Q: What are the risks involved in LUSD?
A: Risks associated with LUSD include its dependency on the Ethereum network, the need for effective collateral management, potential regulatory shifts, and the requirement for proficient wallet management.
Q: Which wallets support LUSD?
A: LUSD, as an ERC-20 token, can be stored in any wallet that supports such tokens, including Metamask, Ledger, Trezor, and other ERC-20 compatible wallets.
Q: Who should consider using LUSD?
A: LUSD can be suitable for those who prefer stablecoins, are interested in decentralized finance (DeFi), hold Ether with an intention to leverage it, or are involved in cryptocurrency trading.

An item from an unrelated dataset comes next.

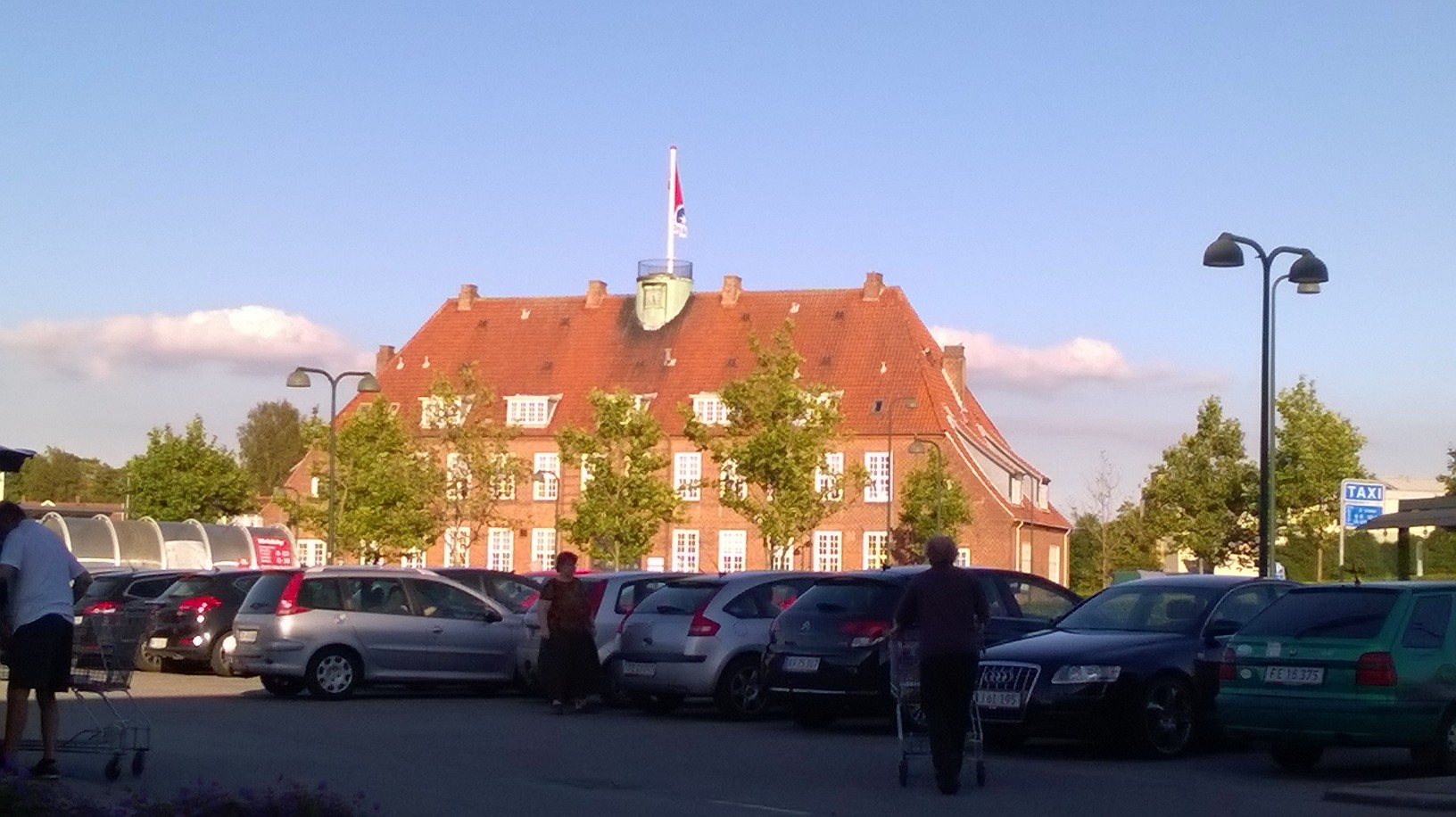 Udsigt fra Kvickly i Næstved mod Spar Nord.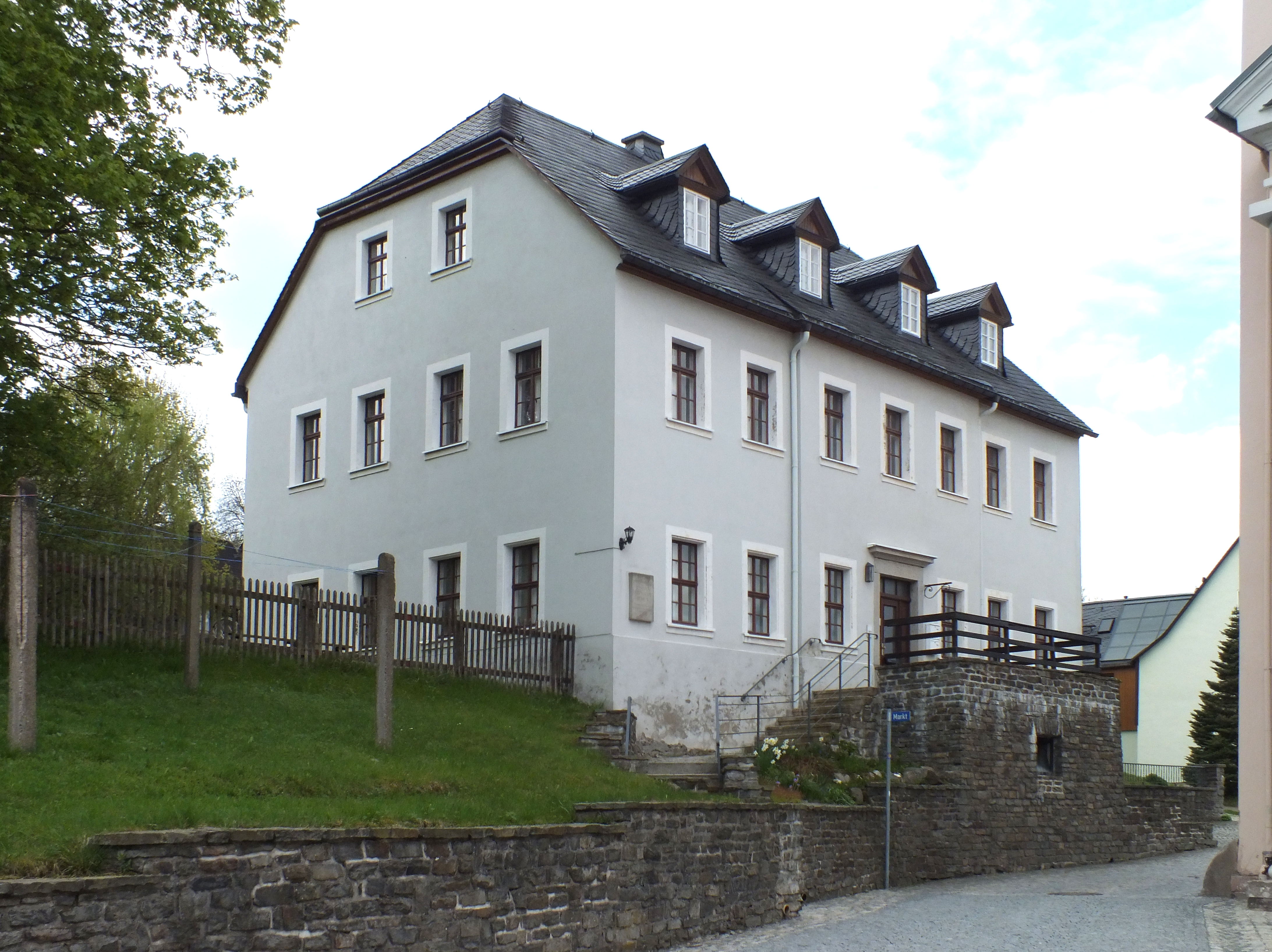 Nicolaikirche Grünhain, benachbartes Pfarrhaus

Q: Can LUSD appreciate in value?
A: As a stablecoin, LUSD does not appreciate against the US dollar but provides opportunities for earnings through its no-interest loans or through yield farming on various DeFi platforms.
Investing in cryptocurrencies requires an understanding of potential risks, including unstable prices, security threats, and regulatory shifts. Thorough research and professional guidance are advised for any such investment activities, recognizing these mentioned risks are just part of a wider risk environment.
The proposal was passed to reduce the risk for Aave version 2 and promote the eventual migration to version 3.